Ships pay hundreds of thousands of dollars based on weight. Cruise ships pay by number of cabins. A small sailboat might pay $1000, a freighter $300,000
Our ferry tethered to another ferry and a sailboat as we approached the gates.
Here you can see one of the lines tossed to the adjacent ship and secured.
Most of the channels have two sets of gates as a safety measure. In the case of the Gatun Locks, if the gate was damaged, the lake would totally drain into the Atlantic Ocean.
Our "buddy" sailboat somehow became untethered from our group, swinging and almost hitting the wall and even the gate. They finally maneuvered behind us and got turned around so they could tie up with us again. The gates were not opened until they did this. A moment of excitement.
The Culebra Cut (now called Gaillard Cut) was the area most badly flooded by the Chagres River. The French never conquered the challenge as landslides in the rainy season covered over all of their hard digging work. Even today, it is not a very wide passage.
We returned by bus from Balboa port (part of Panama City) to our ship in Colon about 7 p.m. The Super Bowl was playing on the big screen above the pool.
Feb. 4th Limon, Costa Rica
This poor city on the Atlantic Coast mostly grows and exports bananas. There were excursions to zip line thru the rain forest, ride small boats in canals thru the forest in hopes of seeing animals and birds, a visit to a sloth sanctuary, but we chose to go to Veragua Rain Forest research center and park.
We had a bumpy bus ride on narrow roads up the mountain. We passed "ranches" consisting of a small stucco house (with satellite dish, however), an open-air covered corral, and livestock such as cattle, donkeys, horses, and roaming chickens.

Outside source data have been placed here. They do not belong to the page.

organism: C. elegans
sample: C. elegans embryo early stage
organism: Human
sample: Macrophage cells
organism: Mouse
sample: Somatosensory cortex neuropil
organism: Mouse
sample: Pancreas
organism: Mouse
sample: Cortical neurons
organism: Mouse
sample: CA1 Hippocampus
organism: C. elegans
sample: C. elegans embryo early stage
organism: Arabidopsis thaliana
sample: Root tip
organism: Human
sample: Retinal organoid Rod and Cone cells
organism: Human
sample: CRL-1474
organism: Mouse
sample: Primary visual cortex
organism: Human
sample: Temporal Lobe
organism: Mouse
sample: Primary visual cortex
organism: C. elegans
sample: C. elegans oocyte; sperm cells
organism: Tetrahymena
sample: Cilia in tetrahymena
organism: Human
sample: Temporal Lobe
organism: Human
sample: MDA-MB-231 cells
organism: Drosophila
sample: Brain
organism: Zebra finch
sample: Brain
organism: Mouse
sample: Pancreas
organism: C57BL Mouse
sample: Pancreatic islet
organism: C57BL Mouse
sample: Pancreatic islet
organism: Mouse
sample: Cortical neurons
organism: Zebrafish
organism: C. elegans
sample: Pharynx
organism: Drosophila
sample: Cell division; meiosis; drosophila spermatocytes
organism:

You can barely make out the Island Princess in the distance docked in Limon.
Our group rode gondolas thru the forest canopy. Visited a butterfly display and butterfly garden, a nocturnal frog habitat, heard from a researcher about the animals in the area (which we didn't see except a sloth in a tree). We were served a sandwich and fruit (wonderful pineapple) and a drink.

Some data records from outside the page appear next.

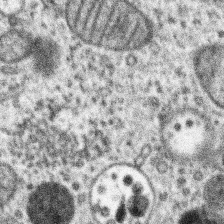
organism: Human
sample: HeLa cells
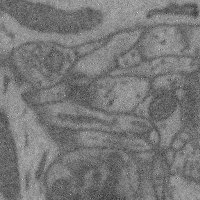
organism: Mouse
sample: Cerebral cortex
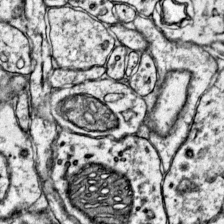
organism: Mouse
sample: Primary visual cortex
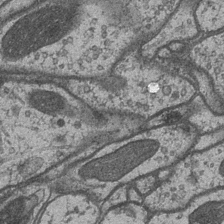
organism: Drosophila
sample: Optic medulla
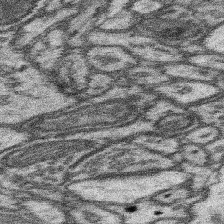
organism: Mouse
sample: Somatosensory cortex neuropil
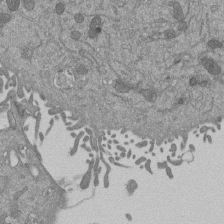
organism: Mouse
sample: ED-1 cell nuclei; centrioles
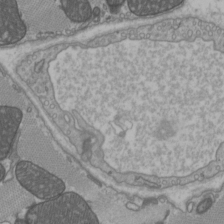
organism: C57BL Mouse
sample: Heart
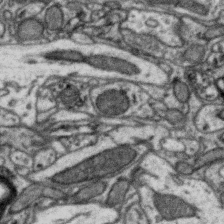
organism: Zebra finch
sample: Brain
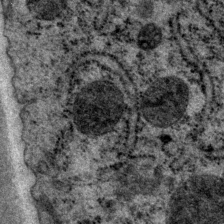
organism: P. pacificus
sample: Pharynx
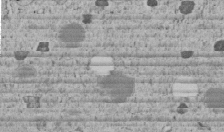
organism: C. elegans
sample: C. elegans embryo early stage
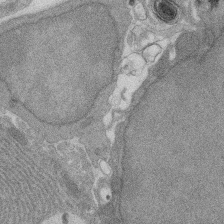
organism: Rat
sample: Salivary granule
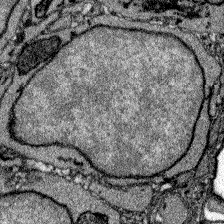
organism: Zebrafish
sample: Larval olfactory bulb
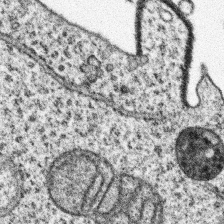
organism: Human
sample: HeLa cells
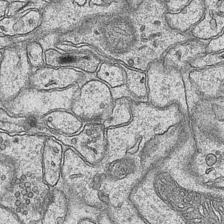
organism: Mouse
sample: CA1 Hippocampus
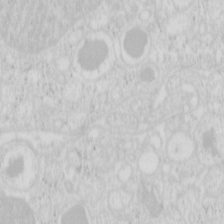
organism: Mouse
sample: Pancreas
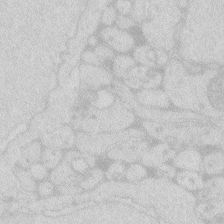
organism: Zebrafish
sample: Macrophage
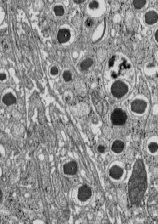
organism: C57BL Mouse
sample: Pancreatic islet
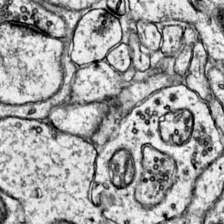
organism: Mouse
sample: Primary visual cortex
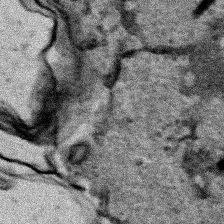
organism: Human
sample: Mitochondria in HCT116 cells
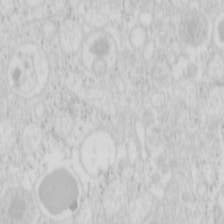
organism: Mouse
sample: Pancreas
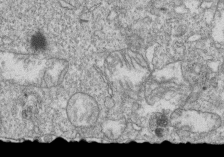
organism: Human
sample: HeLa cell HIV synapse
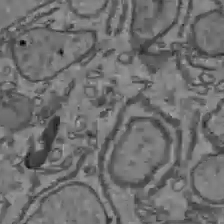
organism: C57BL Mouse
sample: Liver
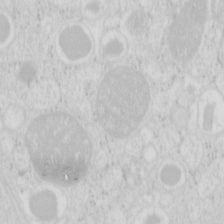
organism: Mouse
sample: Pancreas
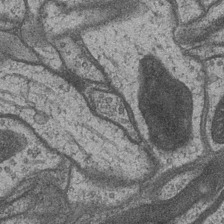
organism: Drosophila
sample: Optic medulla
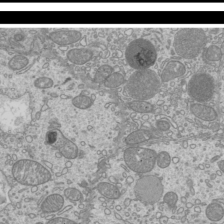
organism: Mouse
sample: Cilia; mouse epididymis
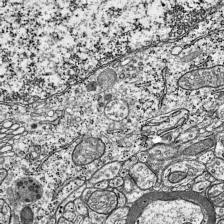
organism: Mouse
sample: Visual Cortex
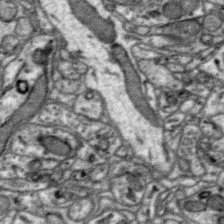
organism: Zebra finch
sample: Brain

Feb. 5th Another day at sea
Feb. 6th George Town, Grand Cayman
Because of the reefs, the cruise ships anchor and passengers are tendered to the dock.

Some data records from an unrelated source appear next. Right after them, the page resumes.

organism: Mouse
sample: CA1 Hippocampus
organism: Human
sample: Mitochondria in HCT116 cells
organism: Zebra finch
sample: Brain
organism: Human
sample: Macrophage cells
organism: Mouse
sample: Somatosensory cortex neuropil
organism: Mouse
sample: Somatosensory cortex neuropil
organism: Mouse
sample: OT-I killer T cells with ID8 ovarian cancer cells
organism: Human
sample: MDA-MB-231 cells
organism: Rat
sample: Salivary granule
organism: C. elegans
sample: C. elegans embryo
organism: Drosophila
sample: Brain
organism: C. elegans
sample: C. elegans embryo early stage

The first part of our excursion was a ride on a mini sub. We saw a shipwreck, coral, and finally lots of fish when a diver fed them.
We next went to Hell. Then stopped at a shop for a taste of rum cake and a shot of rum (I didn't drink).
Not lava, but eroded limestone
Our final stop was a Turtle Centre where turtles are bred.
Tourists can pick up the young turtles (this one 9-months-old) as long as they hold them over the tank. The young ones are not with the adults. If they became agitated and flapped their flippers, the holder was to stroke them under the chin to calm them down. There were wash basins to use after holding the turtle as they are carriers of salmonella.
We saw so many iguanas on Grand Cayman. There is a place for petting stingrays, but we did not go there as we did that in 2017 in Grand Turk.
You cannot see the Island Princess in this shot, but the other 3 ships at anchor nearby.
Of all our stops, Grand Cayman had the pretty blue water most like what we saw in the Eastern Caribbean.
Feb. 7th At sea Again we saw Cuba in the distance but this time the northwest part. We did see a few big cargo ships out miles from us.
I bought a magnet from a street vendor in Cartagena, a tac pin of a 3-toed sloth at Veragua Rain Forest, and a turtle on a stone called Caymanite at the Turtle Centre. Now I need to make room in my miniature box for them.